> _Instructions to follow_
Because the images are not wanted, restate every line below word for word without them.

******************************

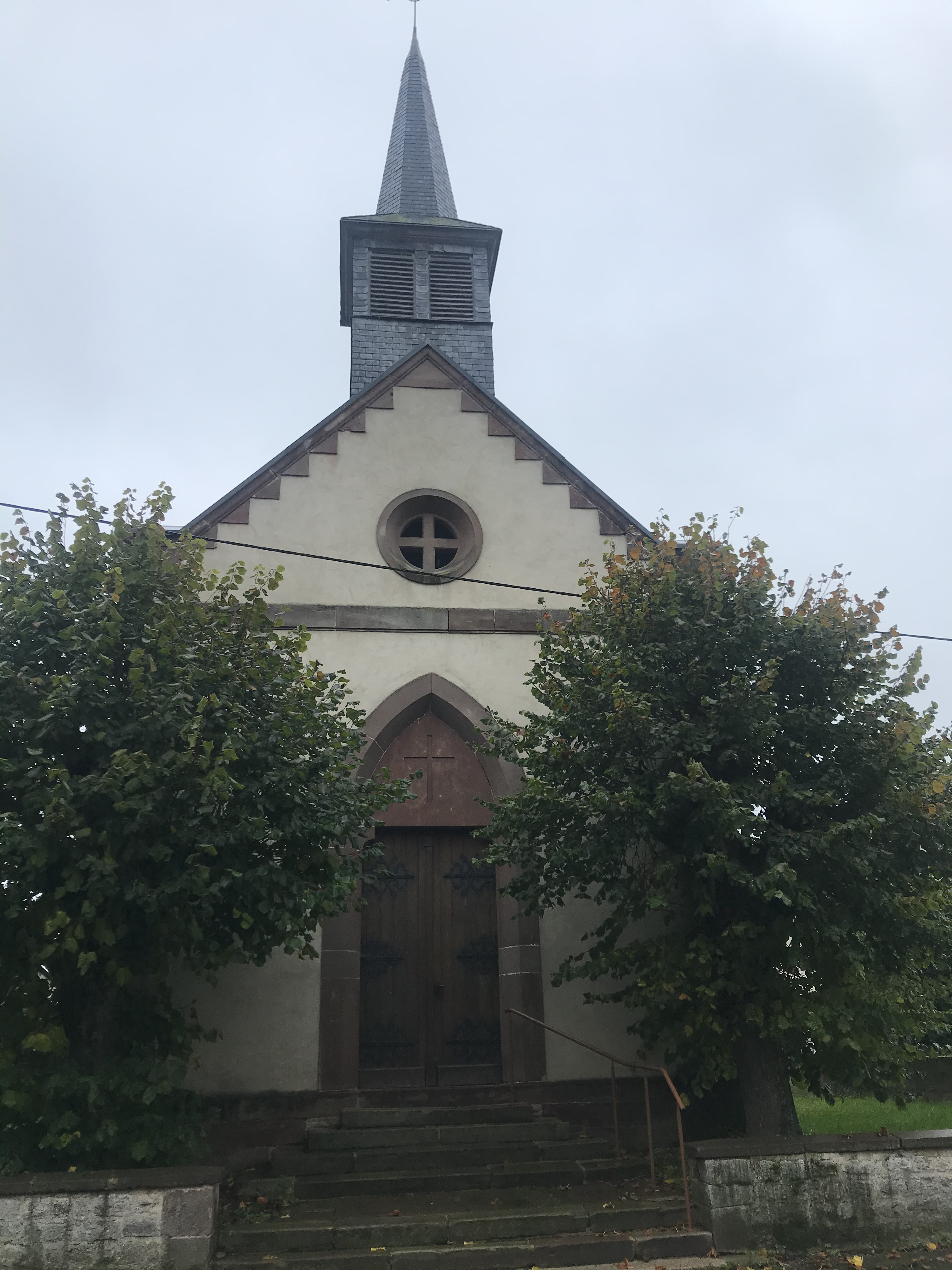 Sur cette photo, on peut observer l'église catholique de Schoppert
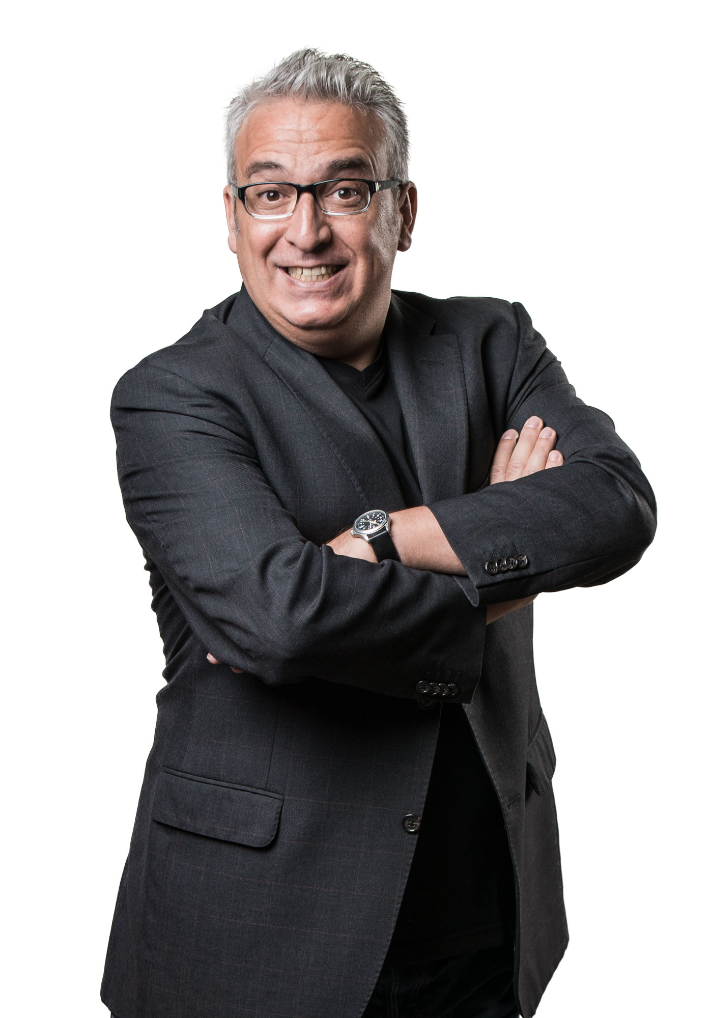 Fotografía de estudio del cómico español Leo Harlem
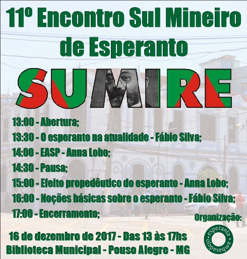 Bildo pri la renkontiĝo kiu okazos en la venonta monato en Poŭzalegro - Minas-Ĝerajso.
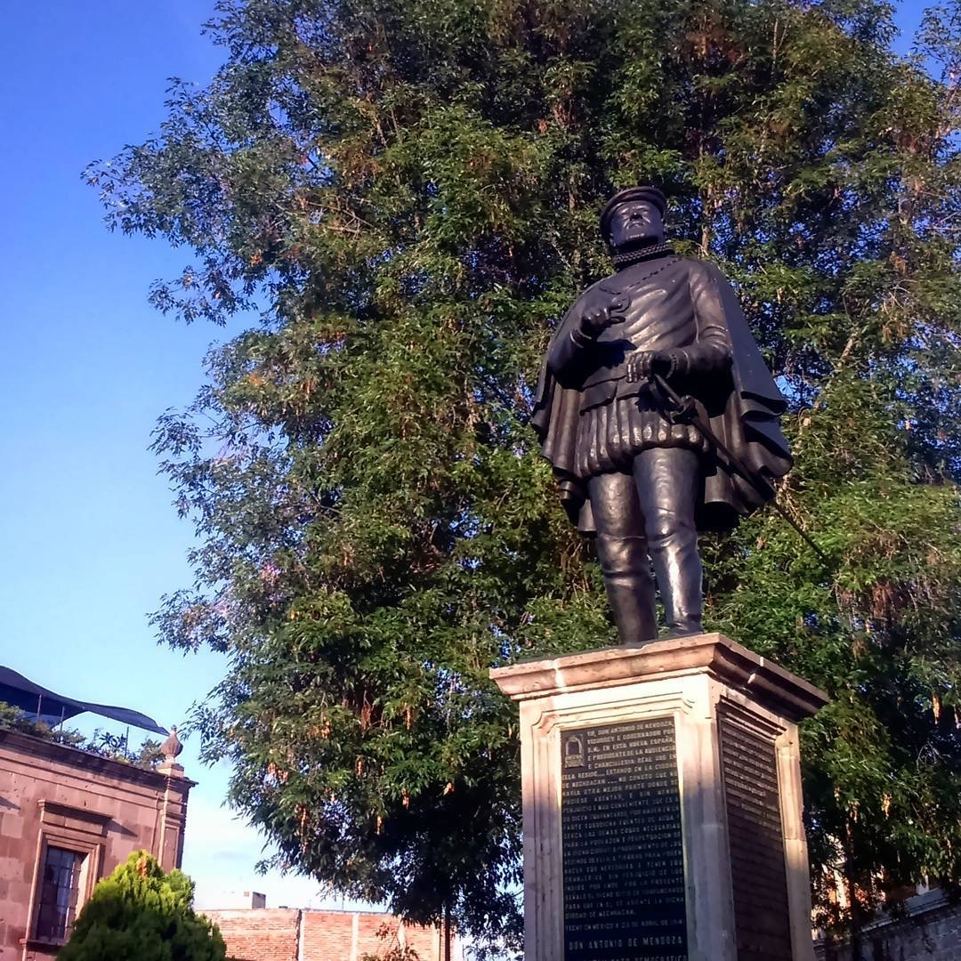 ESTATUA VIRREY DE MENDOZA MORELIA
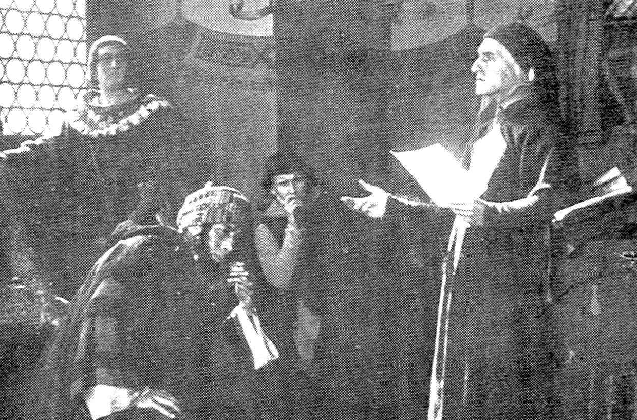 Foto di scena de La mirabile visione, regia di Luigi Sapelli - produz "Tespi Film" - Roma - 1921
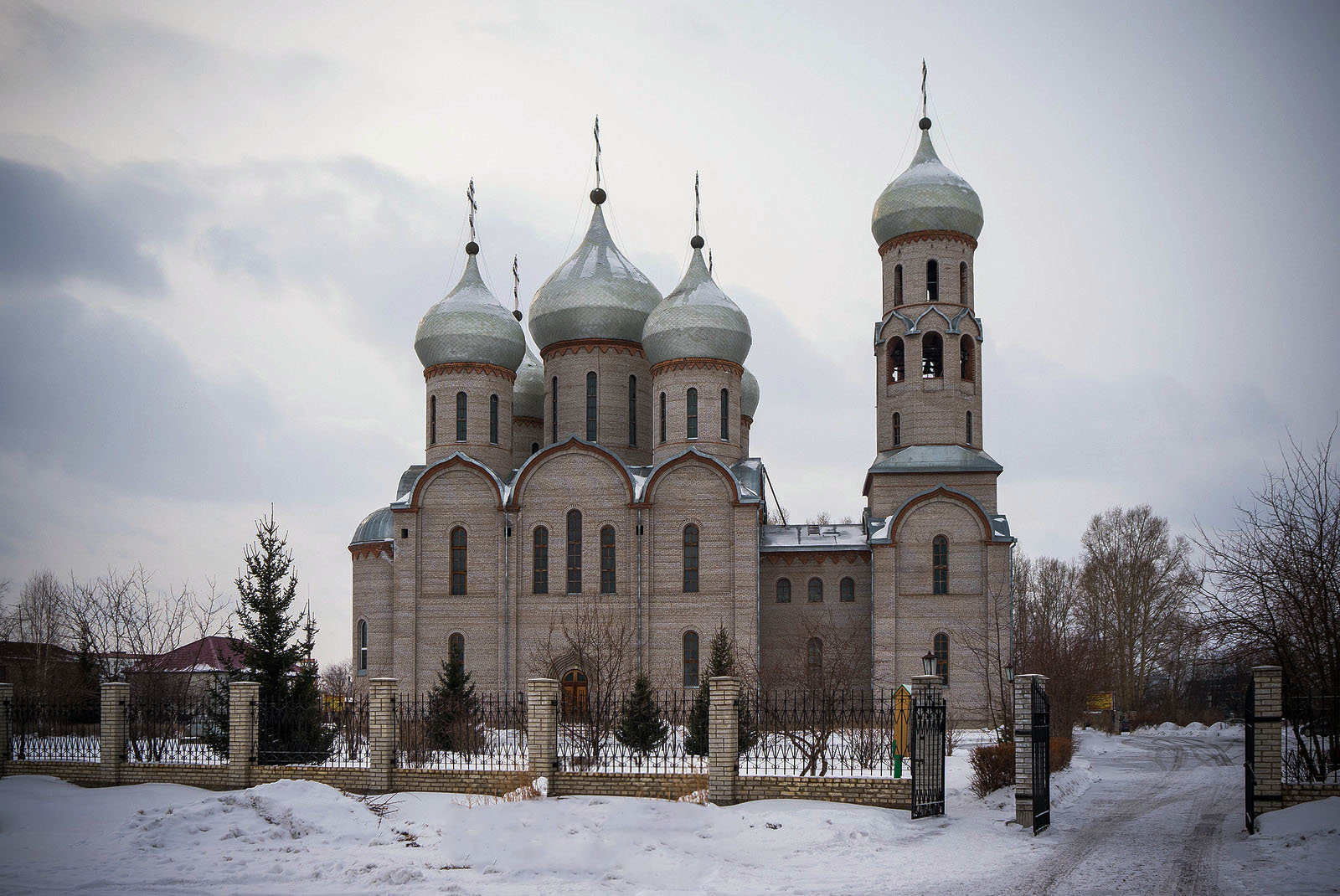 Свято-Троицкий собор, Шарыпово, Красноярский край
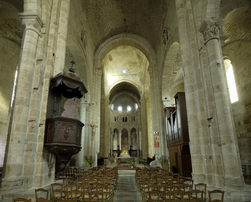 Nef de l'abbatiale Saint-Pierre de Beaulieu-sur-Dordogne (19).
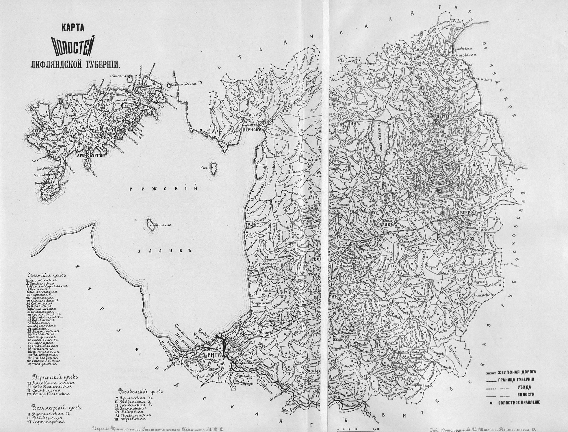 Карта волостей Лифляндской губернии
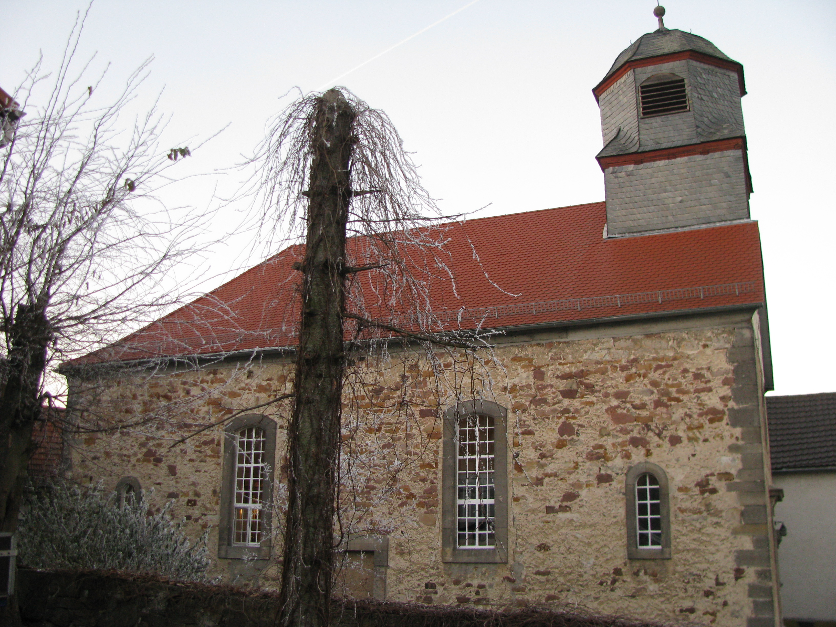 die Kirche von Fuldabrück-Dennhausen von Süden
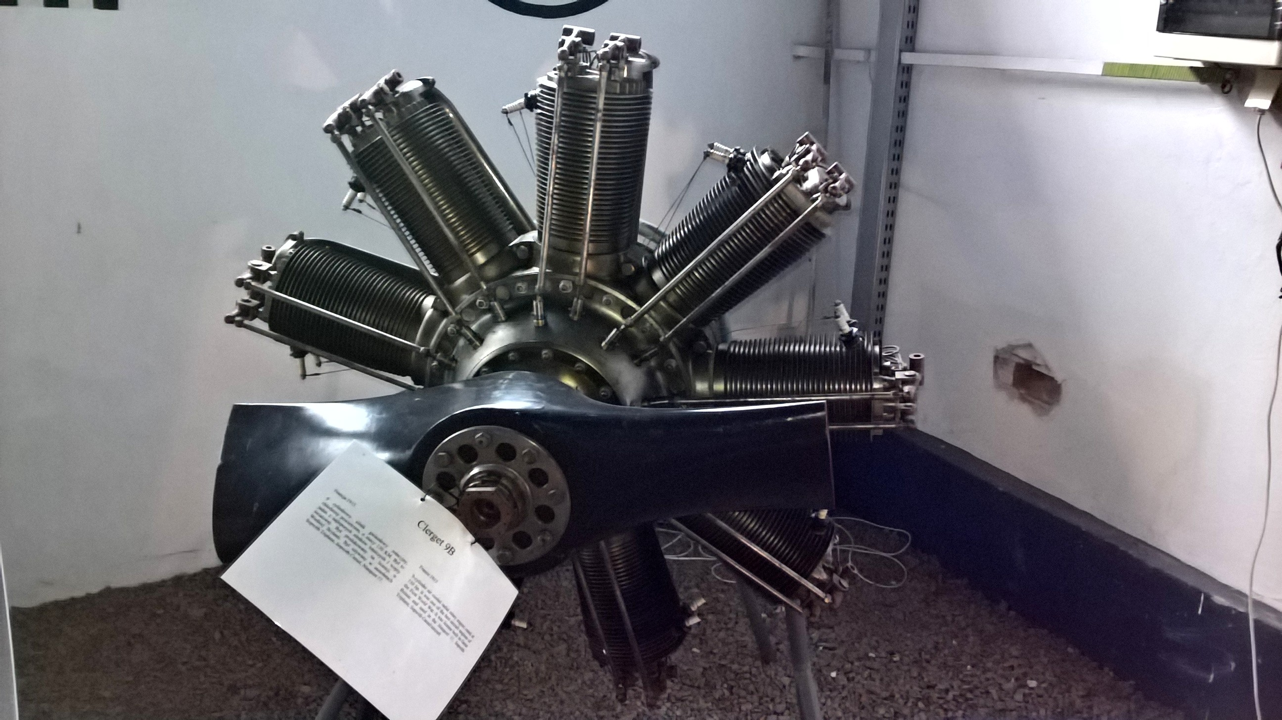 Francuski 9-cylindrowy silnik rotacyjny Clerget 9B z 1915 r. ze zbiorów Muzeum Lotnictwa Polskiego w Krakowie.
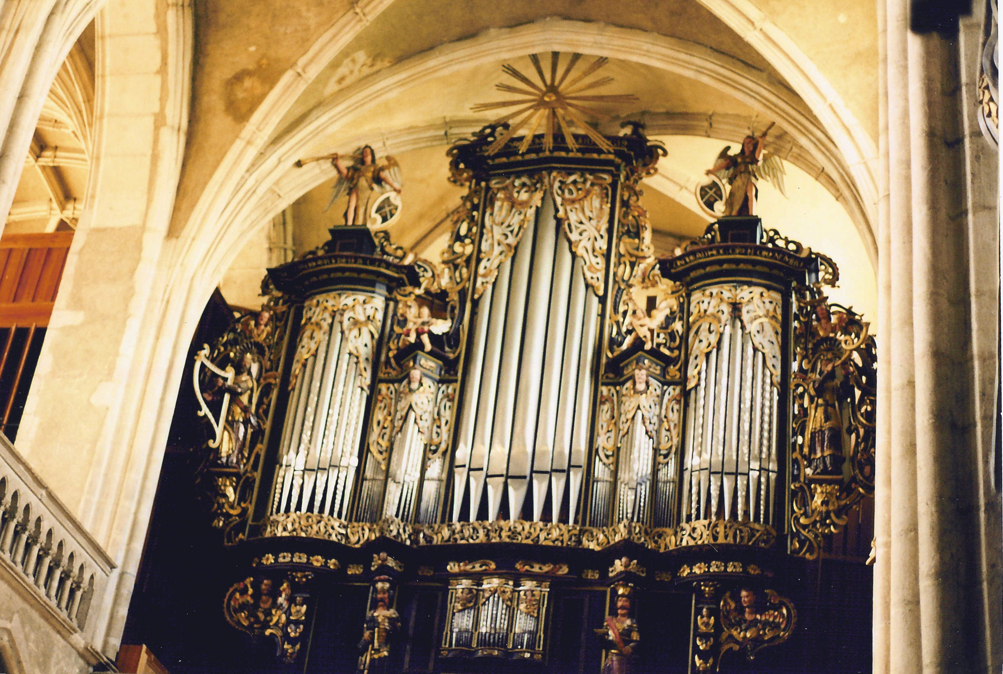 Organ, Evangelical Church, Sibiu, Romania.
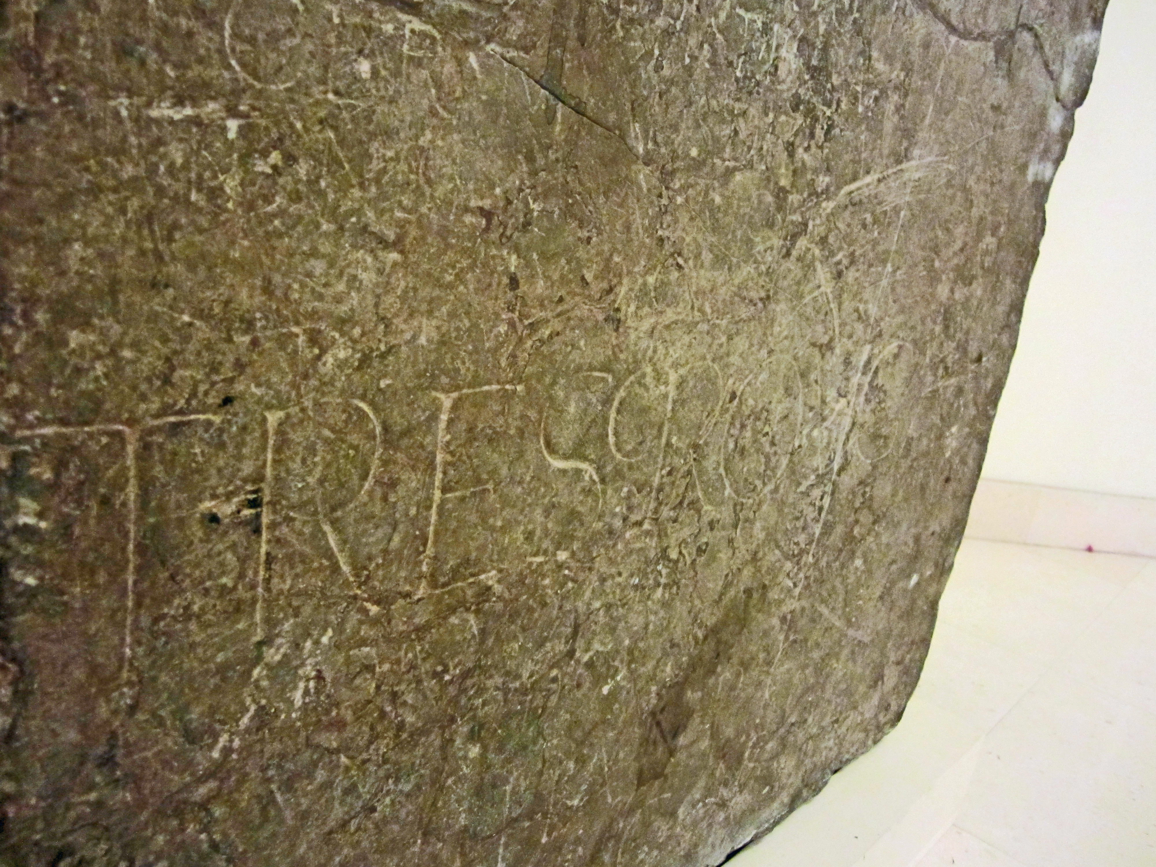 Marbre de Thorigny

******************************

> _The completed task_
 Sur cette photo, on peut observer l'église catholique de Schoppert
 Fotografía de estudio del cómico español Leo Harlem
 Bildo pri la renkontiĝo kiu okazos en la venonta monato en Poŭzalegro - Minas-Ĝerajso.
 ESTATUA VIRREY DE MENDOZA MORELIA
 Foto di scena de La mirabile visione, regia di Luigi Sapelli - produz "Tespi Film" - Roma - 1921
 Свято-Троицкий собор, Шарыпово, Красноярский край
 Nef de l'abbatiale Saint-Pierre de Beaulieu-sur-Dordogne (19).
 Карта волостей Лифляндской губернии
 die Kirche von Fuldabrück-Dennhausen von Süden
 Francuski 9-cylindrowy silnik rotacyjny Clerget 9B z 1915 r. ze zbiorów Muzeum Lotnictwa Polskiego w Krakowie.
 Organ, Evangelical Church, Sibiu, Romania.
 Marbre de Thorigny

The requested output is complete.